Introspect was inside a large building that rented spaces to various vendors who sold things like furniture, clothing and records. While Giaco’s space offered some books, they were not necessarily political.

But on a Fourth Friday Art Walk, which is held every month in the neighborhood, Giaco decided to haul out some of his political books and created a pop-up book store. More as a lark than a strategy, he christened the pop-up it Page Against the Machine.

“That was the first use of the name and where the focus of the books was overtly activist and political,” he said. “The response to the PATM name was so positive that the idea stuck in my head and came to the fore again after we were forced to close Introspect in February 2018 because we could not come to agreeable terms with the landlord.” A little more than a year later, Giaco had his own space, this time focusing purely on books. He said it’s a blend of appreciation for books and his interest in activism. He wanted to provide a space that offered access, and featured, books that are harder to find at mainstream booksellers. And, since Long Beach has a university, he also wanted the space to spark ideas among college students who might be exposed to topics and authors they had never heard of.

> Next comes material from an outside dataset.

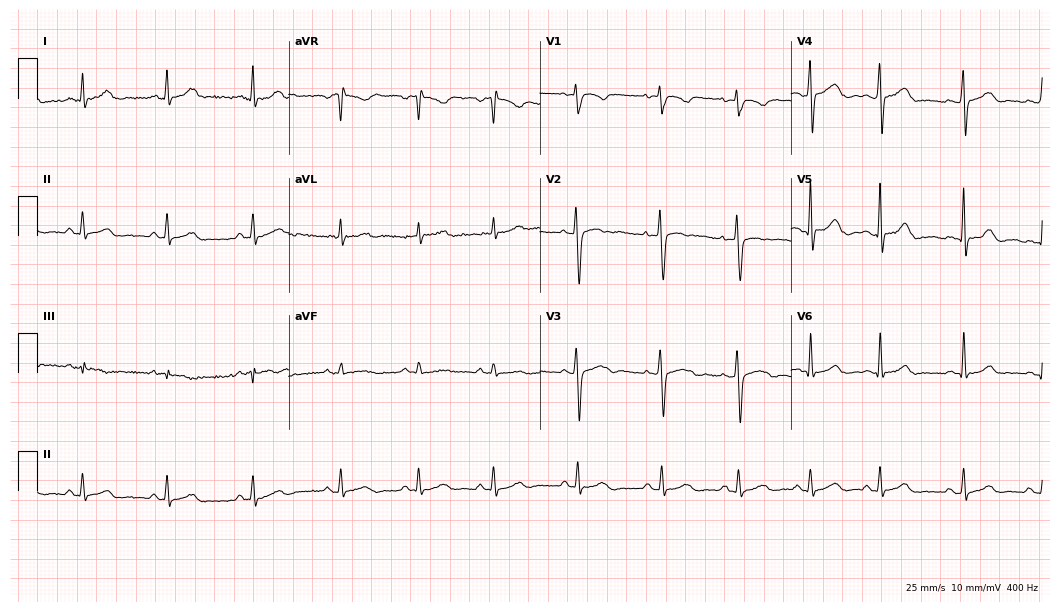
Standard 12-lead ECG recorded from a female, 48 years old. Read as a normal ECG.

One thing he didn’t expect that a visit from someone affiliated with a different CSU would result in his current exhibit. Shortly after he opened PATM in April, 2019, Giaco noticed a customer with an interesting selection of zines and other material was ready to be rung up.

The affable Giaco struck up a conversation wth the customer, who turned out to be Greg Williams, the director of CSUDH’s archives and special collections. Through the conversation, Giaco learned that one of the archives’ focuses is on social justice movements and the seed was planted that would eventually result in PATM hosting the physical part of the archive’s digital Black Power exhibit (for more on that see the video).

PATM is 400-square-feet and about 10 feet wide. The size is  a “double-edged sword,” Giaco said. It can’t fit more than 25 to 30 people for an event at one time, but the low overhead also meant he was able to survive the pandemic without laying off anybody.

With the state largely set to open June 15, Giaco said he, like any business owner, is cautiously optimistic.

 “Everybody’s watching the vibe to see what happens,” he said. “I’m happy to say that it seems Long Beach is erring on the side of the caution. In my head, I think things (will be back to normal) in late summer or early fall, but we’ll see.”